The difficult question is how to ensure that the energies of ˆy different from y are higher than the energy of y. Without a specific provision to ensure that Fw(x, y′) > Fw(x, y) whenever ˆy 6 = y the energy landscape may suffer a collapse: given an x the energy landscape could become “flat”, giving essentially the same energy to all values of y.	困难的问题是如何确保与y不同的y的能量高于y的能量。如果没有具体的规定来确保Fw(x，y’)> Fw(x，y)，那么每当y ^ 6 = y时，能源格局可能会崩溃:给定x，能源格局可能会变得“平坦”，给y的所有值提供本质上相同的能量。

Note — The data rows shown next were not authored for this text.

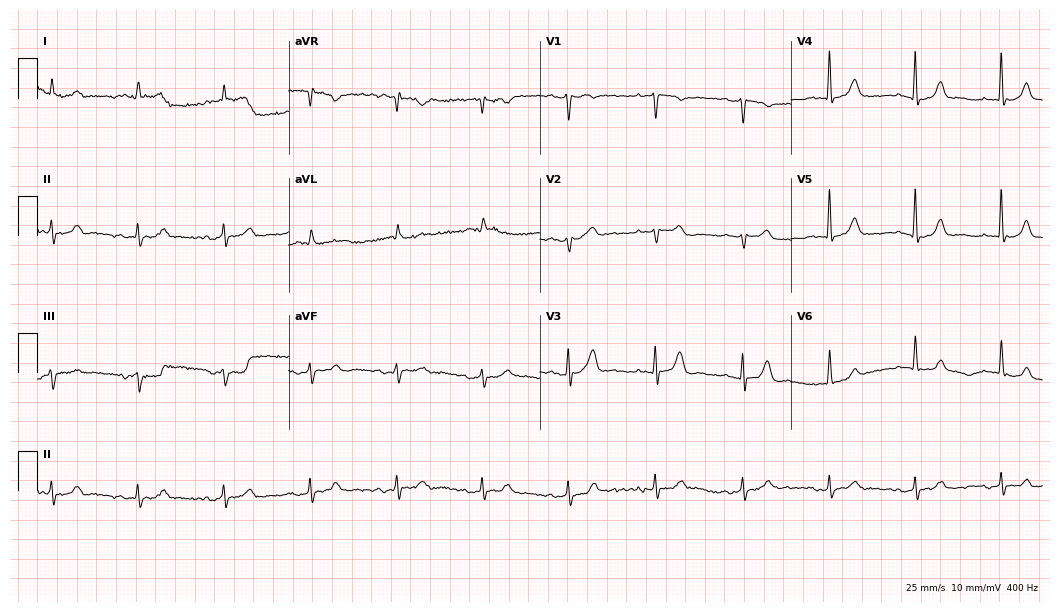
Electrocardiogram (10.2-second recording at 400 Hz), a man, 85 years old. Overall reading on record: normal ECG.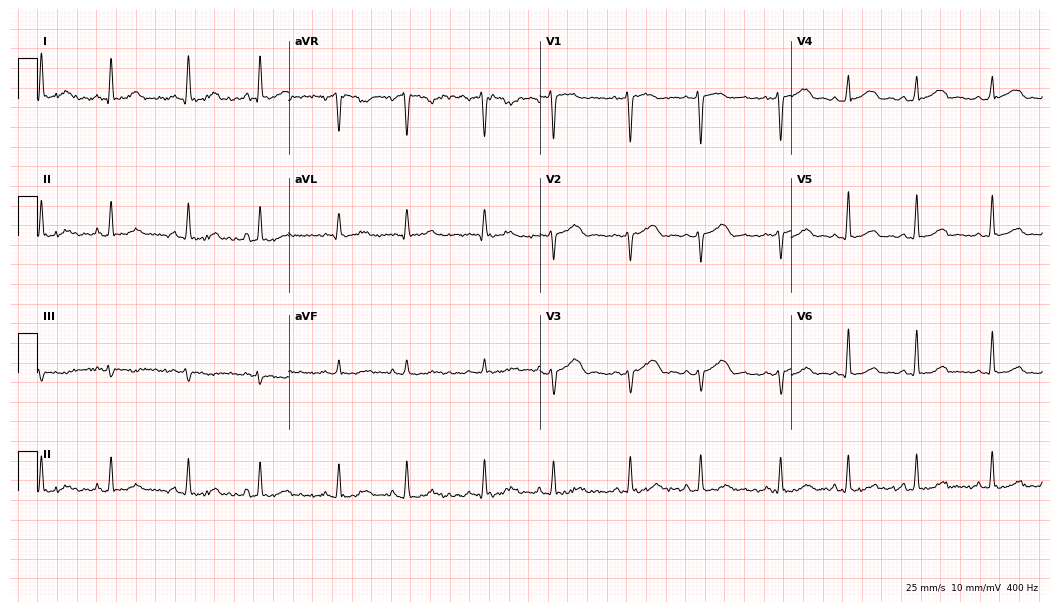
Resting 12-lead electrocardiogram (10.2-second recording at 400 Hz). Patient: a 41-year-old female. Read as a normal ECG.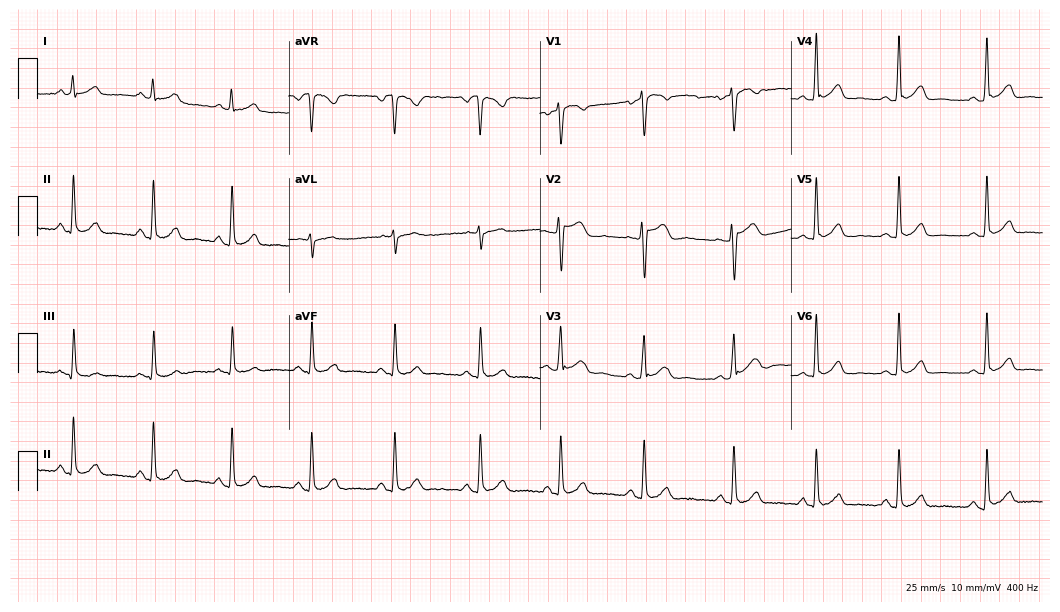
Standard 12-lead ECG recorded from a female, 35 years old (10.2-second recording at 400 Hz). Read as a normal ECG.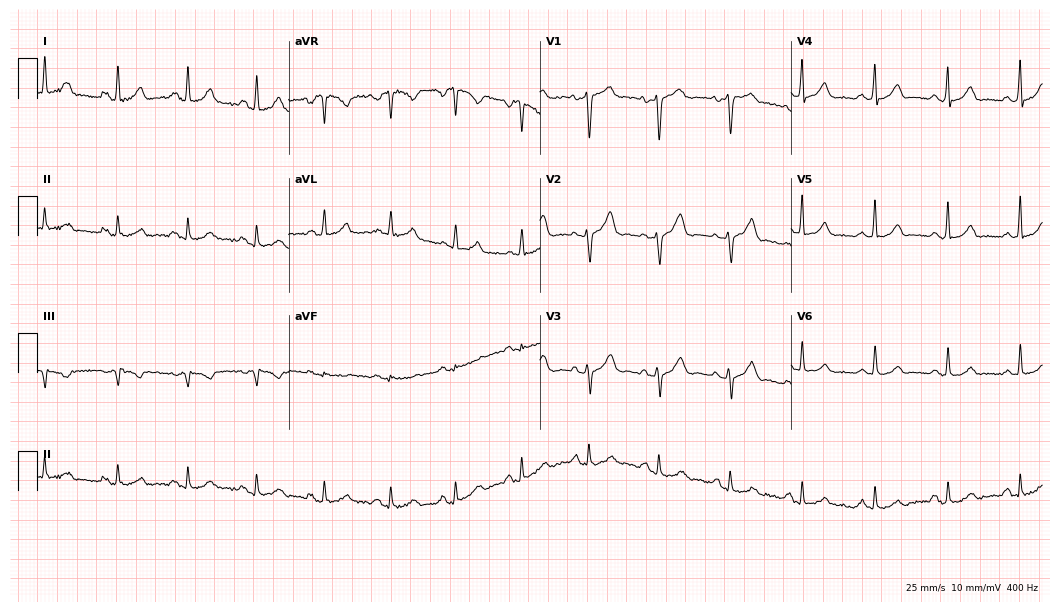
12-lead ECG from a 42-year-old female (10.2-second recording at 400 Hz). Recorded interpretation: within normal limits.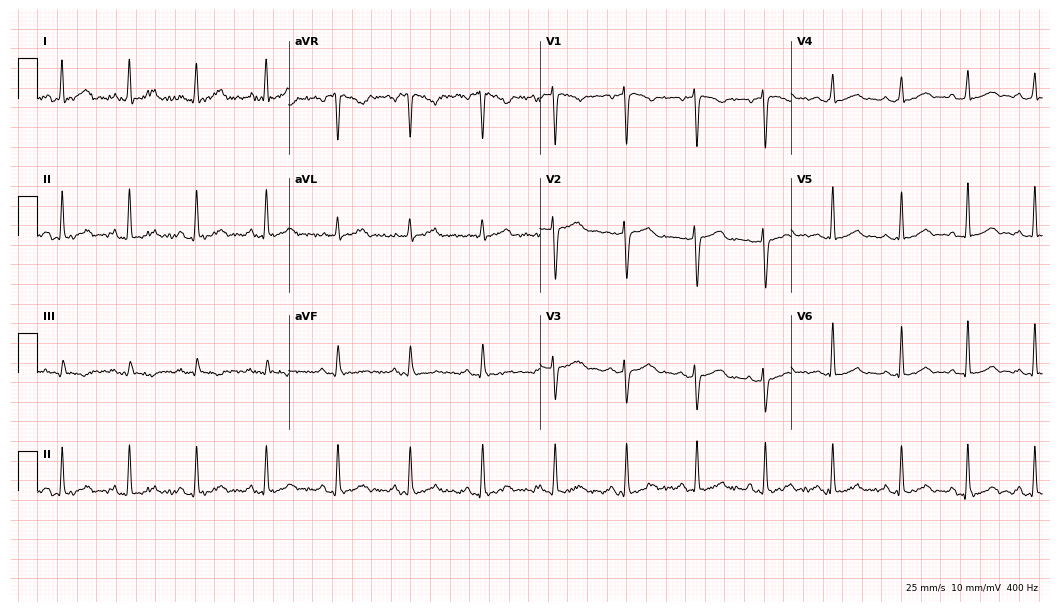
Resting 12-lead electrocardiogram. Patient: a female, 40 years old. Read as a normal ECG.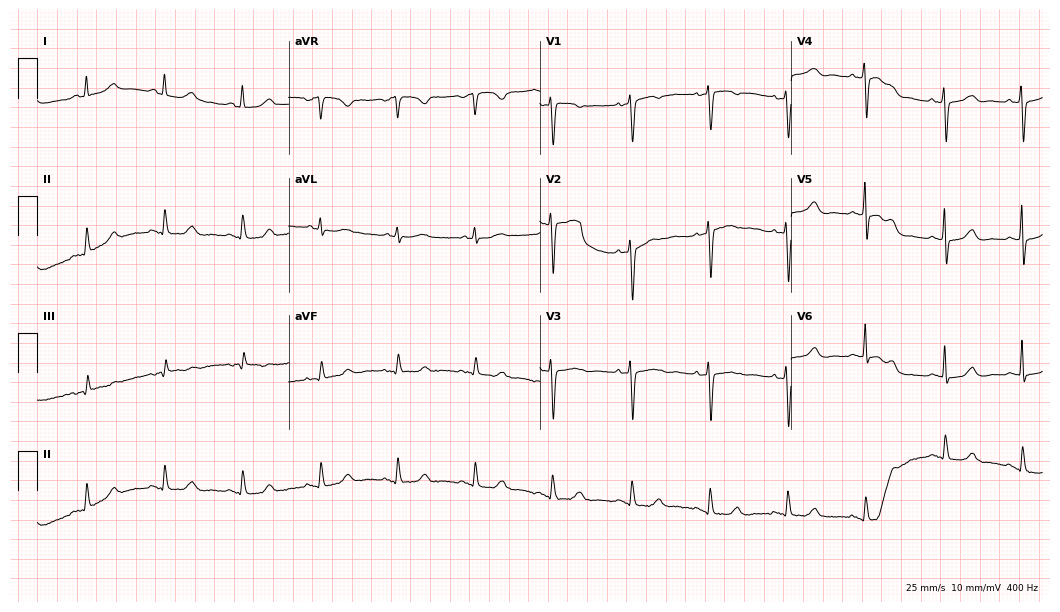
Standard 12-lead ECG recorded from a 61-year-old woman. Read as a normal ECG.

What EBM architectures are susceptible to collapse? Whether an EBM may be susceptible to collapse depends on its architecture. Figure 10 shows a number of standard architectures and indicates whether they can be subject to collapse.	哪些EBM架构容易崩溃？EBM是否容易崩溃取决于它的架构。图10显示了许多标准架构，并指出它们是否会崩溃。